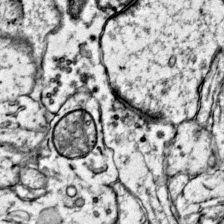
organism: Mouse
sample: Primary visual cortex
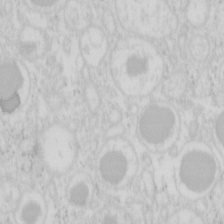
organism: Mouse
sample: Pancreas
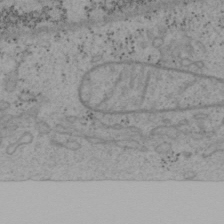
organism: Human
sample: HeLa cells
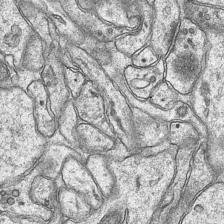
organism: Mouse
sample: CA1 Hippocampus
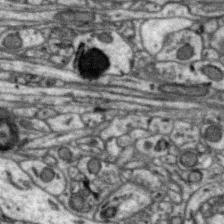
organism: Zebra finch
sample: Brain
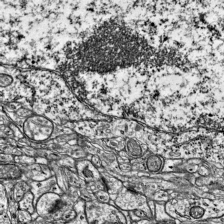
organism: Mouse
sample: Visual Cortex
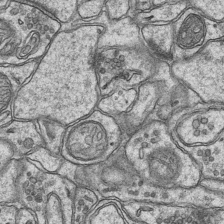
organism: Mouse
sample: CA1 Hippocampus
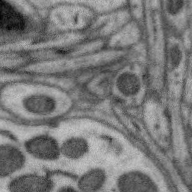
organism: Zebra finch
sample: Brain
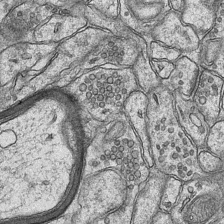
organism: Mouse
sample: CA1 Hippocampus

•••

▸ **Your objective**
Once the pictures are set aside, repeat each entry exactly as it stands.

▸ **Solution**
organism: Mouse
sample: Primary visual cortex
organism: Mouse
sample: Pancreas
organism: Human
sample: HeLa cells
organism: Mouse
sample: CA1 Hippocampus
organism: Zebra finch
sample: Brain
organism: Mouse
sample: Visual Cortex
organism: Mouse
sample: CA1 Hippocampus
organism: Zebra finch
sample: Brain
organism: Mouse
sample: CA1 Hippocampus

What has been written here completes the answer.